For a Commonwealth where more than 25,000 miles of rivers and streams are harmed by pollution, and  that provides half of the freshwater to the Chesapeake Bay, protecting and restoring freshwater mussels have important implications for clean water.

With multiple efforts underway in Pennsylvania, it could take years before significant populations of freshwater mussels are in place to benefit local waters in the Susquehanna River Basin and downstream to the Bay.

The Mussels for Clean Water Initiative (MuCWI), coordinated by the Partnership for the Delaware Estuary (PDE), aims to restore freshwater mussels to streams, rivers, and lakes  in the upper mid-Atlantic region, particularly the Delaware and Susquehanna River Basins.

Under MuCWI, ground will be broken in 2022 for a central hatchery to be built in southwest Philadelphia. It is supported by an investment from the Pennsylvania Infrastructure Investment Authority.

Up to 500,000  baby mussels will eventually be produced annually at the Philadelphia hatchery. The offspring will be used to support diverse recovery efforts in streams, rivers and lakes in   the Delaware and Chesapeake watersheds in Pennsylvania, as well as adjoining states.

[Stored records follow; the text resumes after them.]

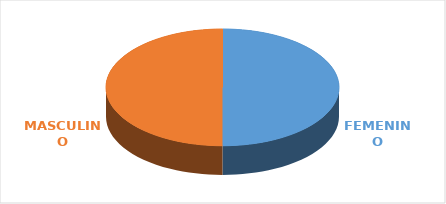
| Category | Series 0 |
|---|---|
| FEMENINO | 2 |
| MASCULINO | 2 |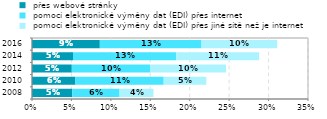
| Category |  přes webové stránky |  pomocí elektronické výměny dat (EDI) přes internet |  pomocí elektronické výměny dat (EDI) přes jiné sítě než je internet |
|---|---|---|---|
| 2008.0 | 0.051 | 0.06 | 0.043 |
| 2010.0 | 0.055 | 0.112 | 0.054 |
| 2012.0 | 0.05 | 0.099 | 0.096 |
| 2014.0 | 0.052 | 0.131 | 0.105 |
| 2016.0 | 0.086 | 0.129 | 0.096 |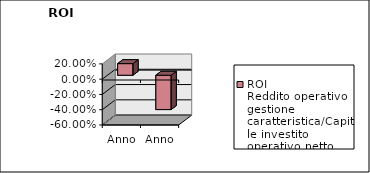
| Category | ROI
Reddito operativo gestione caratteristica/Capitale investito operativo netto |
|---|---|
| Anno 2023 | 0.152 |
| Anno 2022 | -0.449 |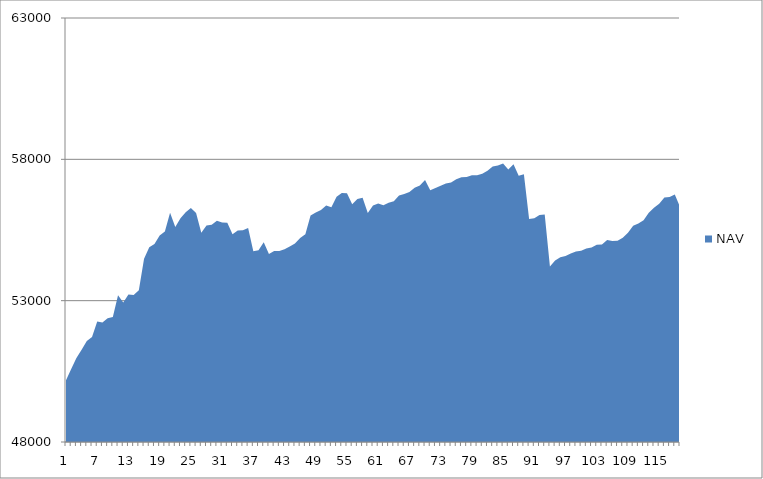
| Category | NAV |
|---|---|
| 0 | 50185.185 |
| 1 | 50585.185 |
| 2 | 50973.977 |
| 3 | 51265.977 |
| 4 | 51576.741 |
| 5 | 51711.523 |
| 6 | 52262.893 |
| 7 | 52230.24 |
| 8 | 52381.556 |
| 9 | 52425.915 |
| 10 | 53192.581 |
| 11 | 52939.146 |
| 12 | 53220.069 |
| 13 | 53197.341 |
| 14 | 53369.61 |
| 15 | 54480.721 |
| 16 | 54888.365 |
| 17 | 55001.902 |
| 18 | 55308.308 |
| 19 | 55448.308 |
| 20 | 56110.305 |
| 21 | 55610.305 |
| 22 | 55916.954 |
| 23 | 56129.798 |
| 24 | 56279.798 |
| 25 | 56105.301 |
| 26 | 55401.645 |
| 27 | 55657.201 |
| 28 | 55686.925 |
| 29 | 55823.001 |
| 30 | 55769.596 |
| 31 | 55759.375 |
| 32 | 55350.284 |
| 33 | 55480.284 |
| 34 | 55492.498 |
| 35 | 55570.42 |
| 36 | 54746.89 |
| 37 | 54783.7 |
| 38 | 55066.459 |
| 39 | 54651.074 |
| 40 | 54754.078 |
| 41 | 54760.213 |
| 42 | 54816.924 |
| 43 | 54917.296 |
| 44 | 55025.73 |
| 45 | 55220.535 |
| 46 | 55353.465 |
| 47 | 56009.309 |
| 48 | 56118.959 |
| 49 | 56205.212 |
| 50 | 56362.876 |
| 51 | 56307.394 |
| 52 | 56678.935 |
| 53 | 56813.264 |
| 54 | 56799.502 |
| 55 | 56409.112 |
| 56 | 56596.44 |
| 57 | 56640.493 |
| 58 | 56102.227 |
| 59 | 56370.449 |
| 60 | 56434.248 |
| 61 | 56376.841 |
| 62 | 56464.524 |
| 63 | 56518.022 |
| 64 | 56724.747 |
| 65 | 56770.361 |
| 66 | 56848.099 |
| 67 | 56992.896 |
| 68 | 57073.571 |
| 69 | 57266.481 |
| 70 | 56908.016 |
| 71 | 56984.939 |
| 72 | 57069.276 |
| 73 | 57147.627 |
| 74 | 57179.83 |
| 75 | 57291.17 |
| 76 | 57366.35 |
| 77 | 57371.599 |
| 78 | 57439.215 |
| 79 | 57440.895 |
| 80 | 57490.895 |
| 81 | 57593.679 |
| 82 | 57746.643 |
| 83 | 57785.413 |
| 84 | 57849.748 |
| 85 | 57639.346 |
| 86 | 57828.82 |
| 87 | 57417.055 |
| 88 | 57471.335 |
| 89 | 55888.376 |
| 90 | 55913.907 |
| 91 | 56031.989 |
| 92 | 56044.711 |
| 93 | 54210.631 |
| 94 | 54422.612 |
| 95 | 54536.647 |
| 96 | 54575.903 |
| 97 | 54670.229 |
| 98 | 54737.367 |
| 99 | 54762.386 |
| 100 | 54842.923 |
| 101 | 54881.385 |
| 102 | 54978.816 |
| 103 | 54991.283 |
| 104 | 55149.699 |
| 105 | 55109.498 |
| 106 | 55121.656 |
| 107 | 55227.569 |
| 108 | 55405.15 |
| 109 | 55650.183 |
| 110 | 55733.424 |
| 111 | 55846.244 |
| 112 | 56110.95 |
| 113 | 56283.172 |
| 114 | 56430.541 |
| 115 | 56648.489 |
| 116 | 56663.919 |
| 117 | 56752.272 |
| 118 | 56318.108 |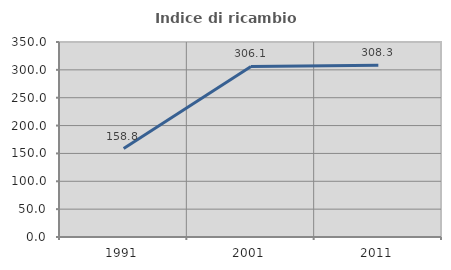
| Category | Indice di ricambio occupazionale  |
|---|---|
| 1991.0 | 158.784 |
| 2001.0 | 306.061 |
| 2011.0 | 308.28 |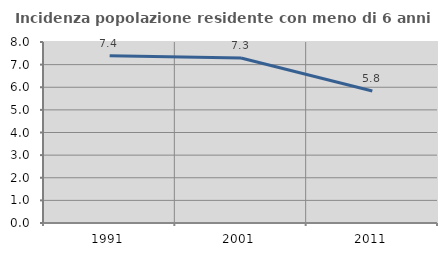
| Category | Incidenza popolazione residente con meno di 6 anni |
|---|---|
| 1991.0 | 7.397 |
| 2001.0 | 7.293 |
| 2011.0 | 5.836 |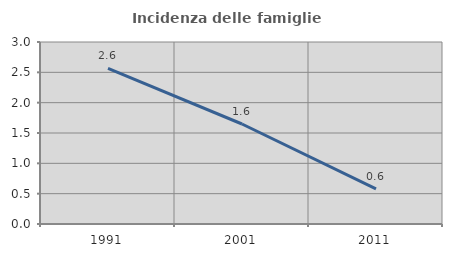
| Category | Incidenza delle famiglie numerose |
|---|---|
| 1991.0 | 2.564 |
| 2001.0 | 1.648 |
| 2011.0 | 0.578 |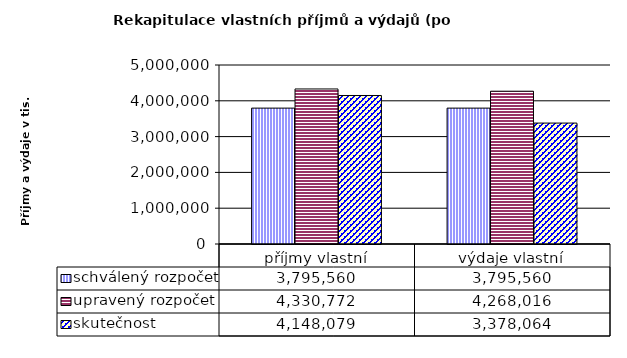
| Category | schválený rozpočet | upravený rozpočet | skutečnost |
|---|---|---|---|
| příjmy vlastní | 3795560 | 4330772 | 4148079 |
| výdaje vlastní | 3795560 | 4268016 | 3378064 |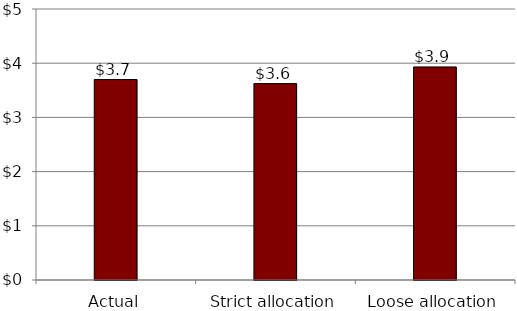
| Category | Series 0 |
|---|---|
| Actual | 3698755613.899 |
| Strict allocation | 3623622656.35 |
| Loose allocation | 3930792250.594 |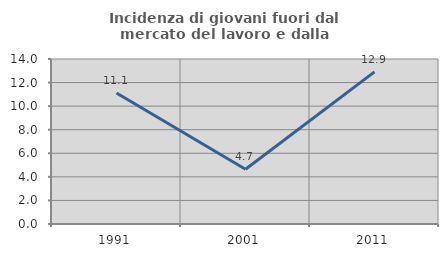
| Category | Incidenza di giovani fuori dal mercato del lavoro e dalla formazione  |
|---|---|
| 1991.0 | 11.111 |
| 2001.0 | 4.651 |
| 2011.0 | 12.903 |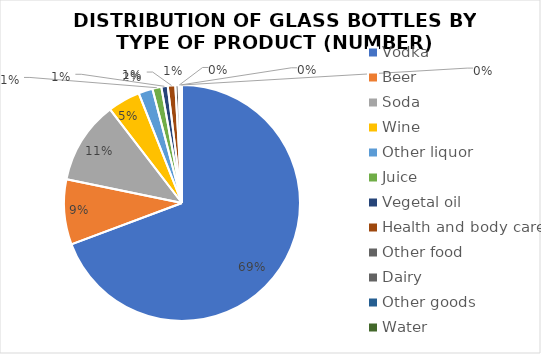
| Category | Series 0 |
|---|---|
| Vodka | 2145 |
| Beer | 276 |
| Soda | 351 |
| Wine | 138 |
| Other liquor | 60 |
| Juice | 38 |
| Vegetal oil | 27 |
| Health and body care | 32 |
| Other food | 14 |
| Dairy | 5 |
| Other goods | 4 |
| Water | 5 |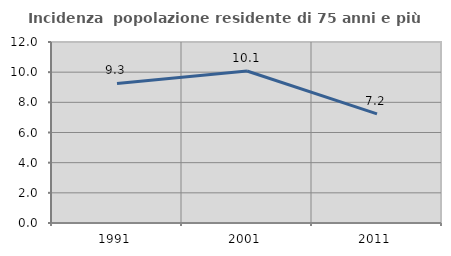
| Category | Incidenza  popolazione residente di 75 anni e più |
|---|---|
| 1991.0 | 9.251 |
| 2001.0 | 10.076 |
| 2011.0 | 7.232 |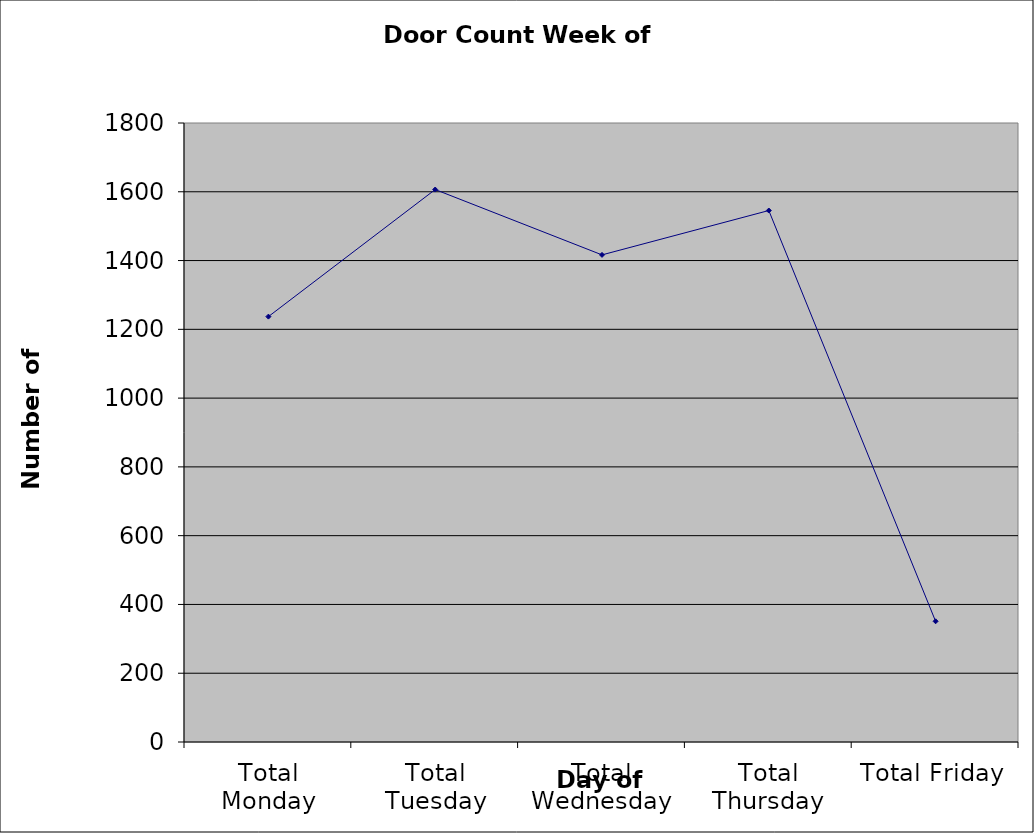
| Category | Series 0 |
|---|---|
| Total Monday | 1237 |
| Total Tuesday | 1606.5 |
| Total Wednesday | 1416.5 |
| Total Thursday | 1545.5 |
| Total Friday | 351 |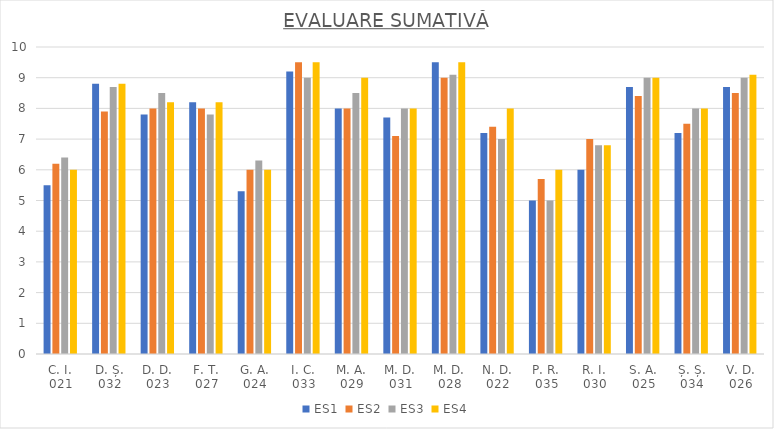
| Category | ES1 | ES2 | ES3 | ES4 |
|---|---|---|---|---|
| C. I. 021 | 5.5 | 6.2 | 6.4 | 6 |
| D. Ș. 032 | 8.8 | 7.9 | 8.7 | 8.8 |
| D. D. 023 | 7.8 | 8 | 8.5 | 8.2 |
| F. T. 027 | 8.2 | 8 | 7.8 | 8.2 |
| G. A. 024 | 5.3 | 6 | 6.3 | 6 |
| I. C. 033 | 9.2 | 9.5 | 9 | 9.5 |
| M. A. 029 | 8 | 8 | 8.5 | 9 |
| M. D. 031 | 7.7 | 7.1 | 8 | 8 |
| M. D. 028 | 9.5 | 9 | 9.1 | 9.5 |
| N. D. 022 | 7.2 | 7.4 | 7 | 8 |
| P. R. 035 | 5 | 5.7 | 5 | 6 |
| R. I. 030 | 6 | 7 | 6.8 | 6.8 |
| S. A. 025 | 8.7 | 8.4 | 9 | 9 |
| Ș. Ș. 034 | 7.2 | 7.5 | 8 | 8 |
| V. D. 026 | 8.7 | 8.5 | 9 | 9.1 |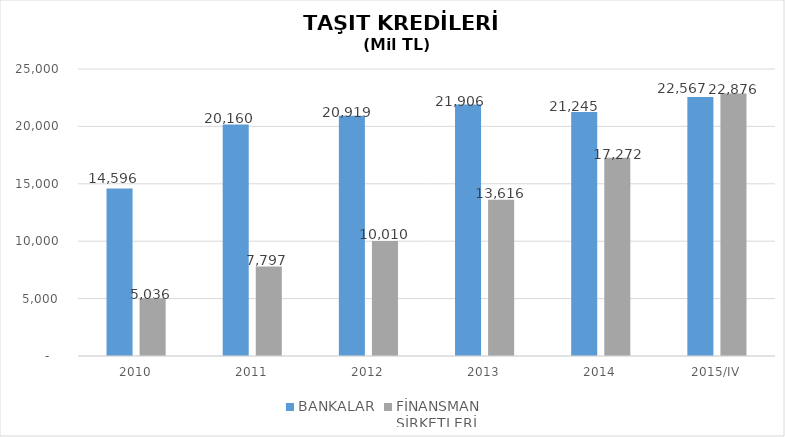
| Category | BANKALAR | FİNANSMAN 
ŞİRKETLERİ |
|---|---|---|
| 2010 | 14596 | 5035.89 |
| 2011 | 20160 | 7796.854 |
| 2012 | 20919 | 10009.755 |
| 2013 | 21906 | 13616.036 |
| 2014 | 21245 | 17271.844 |
| 2015/IV | 22567 | 22875.563 |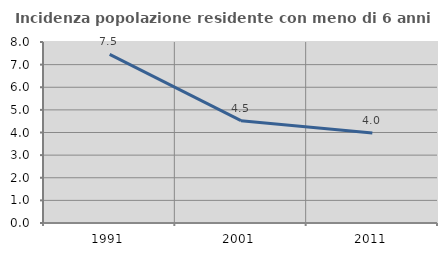
| Category | Incidenza popolazione residente con meno di 6 anni |
|---|---|
| 1991.0 | 7.453 |
| 2001.0 | 4.523 |
| 2011.0 | 3.978 |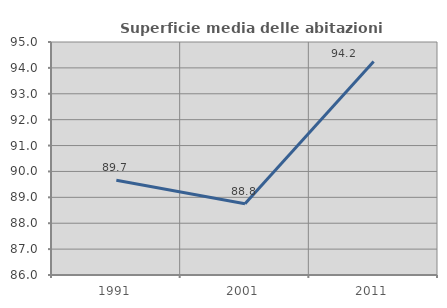
| Category | Superficie media delle abitazioni occupate |
|---|---|
| 1991.0 | 89.663 |
| 2001.0 | 88.756 |
| 2011.0 | 94.248 |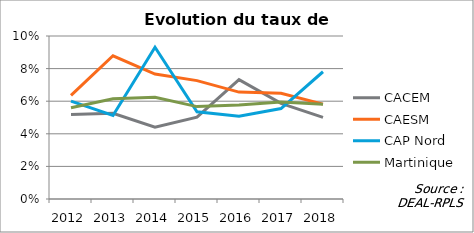
| Category | CACEM | CAESM | CAP Nord | Martinique |
|---|---|---|---|---|
| 2012.0 | 0.052 | 0.064 | 0.06 | 0.056 |
| 2013.0 | 0.053 | 0.088 | 0.051 | 0.061 |
| 2014.0 | 0.044 | 0.077 | 0.093 | 0.062 |
| 2015.0 | 0.05 | 0.073 | 0.054 | 0.057 |
| 2016.0 | 0.073 | 0.066 | 0.051 | 0.058 |
| 2017.0 | 0.059 | 0.065 | 0.055 | 0.059 |
| 2018.0 | 0.05 | 0.058 | 0.078 | 0.058 |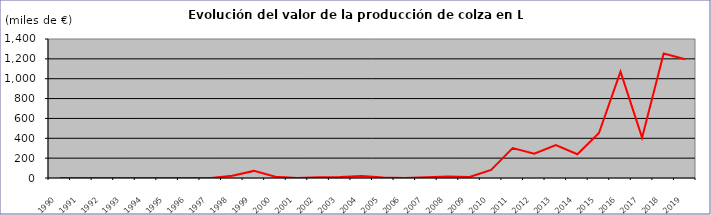
| Category | VALOR
(miles de €) |
|---|---|
| 1990.0 | 0 |
| 1991.0 | 0 |
| 1992.0 | 0 |
| 1993.0 | 0 |
| 1994.0 | 0 |
| 1995.0 | 0 |
| 1996.0 | 0 |
| 1997.0 | 0 |
| 1998.0 | 22.196 |
| 1999.0 | 71.478 |
| 2000.0 | 12.249 |
| 2001.0 | 1.172 |
| 2002.0 | 6.49 |
| 2003.0 | 9.23 |
| 2004.0 | 20.83 |
| 2005.0 | 4.15 |
| 2006.0 | 0 |
| 2007.0 | 7.98 |
| 2008.0 | 15.06 |
| 2009.0 | 10.5 |
| 2010.0 | 81.9 |
| 2011.0 | 301.9 |
| 2012.0 | 245.7 |
| 2013.0 | 332.64 |
| 2014.0 | 239.5 |
| 2015.0 | 453.56 |
| 2016.0 | 1071.16 |
| 2017.0 | 406.28 |
| 2018.0 | 1253.83 |
| 2019.0 | 1196.51 |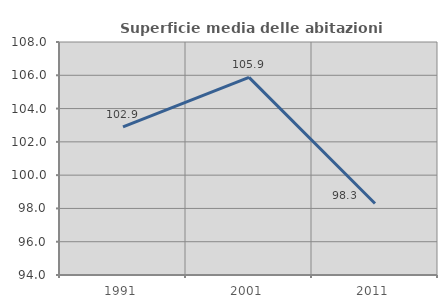
| Category | Superficie media delle abitazioni occupate |
|---|---|
| 1991.0 | 102.898 |
| 2001.0 | 105.873 |
| 2011.0 | 98.293 |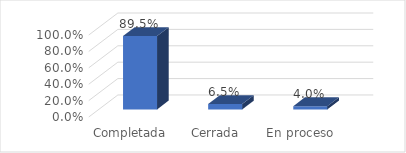
| Category | ESTADO DE SOLICITUDES |
|---|---|
| Completada | 0.895 |
| Cerrada | 0.065 |
| En proceso | 0.04 |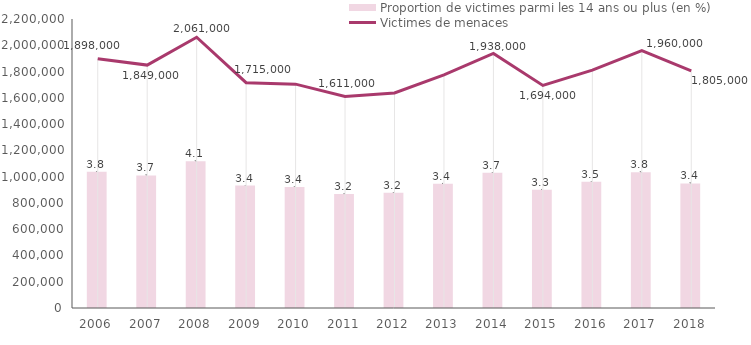
| Category | Proportion de victimes parmi les 14 ans ou plus (en %) |
|---|---|
| 2006.0 | 3.771 |
| 2007.0 | 3.67 |
| 2008.0 | 4.06 |
| 2009.0 | 3.391 |
| 2010.0 | 3.351 |
| 2011.0 | 3.153 |
| 2012.0 | 3.188 |
| 2013.0 | 3.438 |
| 2014.0 | 3.742 |
| 2015.0 | 3.272 |
| 2016.0 | 3.494 |
| 2017.0 | 3.756 |
| 2018.0 | 3.447 |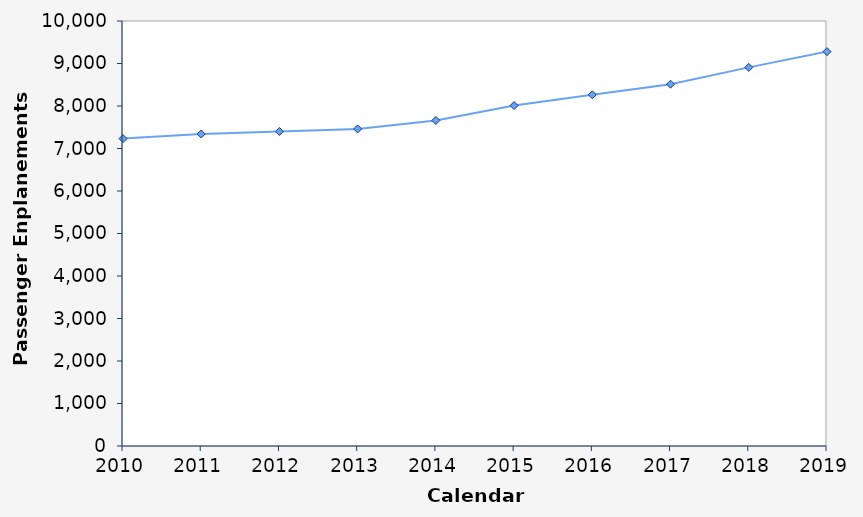
| Category | Passengers (100,000s) |
|---|---|
| 2010.0 | 7232.912 |
| 2011.0 | 7341.547 |
| 2012.0 | 7399.775 |
| 2013.0 | 7459.964 |
| 2014.0 | 7660.432 |
| 2015.0 | 8010.834 |
| 2016.0 | 8263.329 |
| 2017.0 | 8513.017 |
| 2018.0 | 8908.62 |
| 2019.0 | 9279.619 |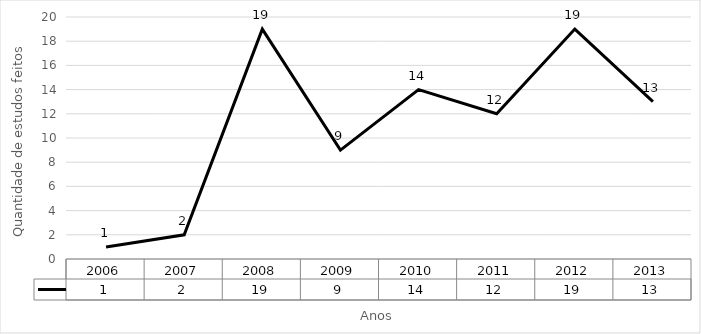
| Category | Series 0 |
|---|---|
| 2006.0 | 1 |
| 2007.0 | 2 |
| 2008.0 | 19 |
| 2009.0 | 9 |
| 2010.0 | 14 |
| 2011.0 | 12 |
| 2012.0 | 19 |
| 2013.0 | 13 |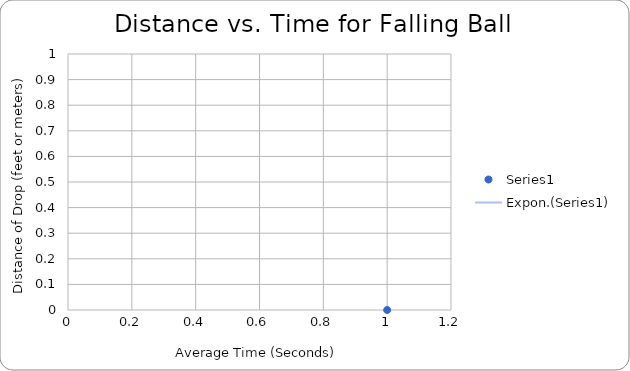
| Category | Series 0 |
|---|---|
| 0 | 0 |
| 1 | 1 |
| 2 | 2 |
| 3 | 3 |
| 4 | 4 |
| 5 | 5 |
| 6 | 6 |
| 7 | 7 |
| 8 | 8 |
| 9 | 9 |
| 10 | 10 |

“The goal of MuCWI is to restore functional mussel beds containing natural assemblages of both common and rare species,” said Dr. Danielle Kreeger, Science Director for the PDE. “By our estimate, this new PA-based effort is the first of its kind to focus on the less rare species that do the bulk of the water filtering. But we will of course also do what we can to help sustain the rare species too.”

According to the Western Pennsylvania Conservancy, 10 of Pennsylvania’s freshwater mussel species are considered endangered, and another 13 have not been observed for decades. The conservancy is working on a number of projects to establish the distribution of rare mussel species in Pennsylvania – in the Delaware, Potomac, Susquehanna, and Ohio basins.

At the Union City Hatchery in Erie County, the PFBC converted a facility to raise mussels in 2019. Last July, the Commission stocked 200 mussels into Dunkard Creek in Greene County.

The PFBC effort is funded by a settlement after a massive fish-kill at Dunkard Creek in 2009, and the focus is on restocking Union City’s mussels into that creek. The Commission hopes to stock another 2,000-3,000 mussels there in 2022.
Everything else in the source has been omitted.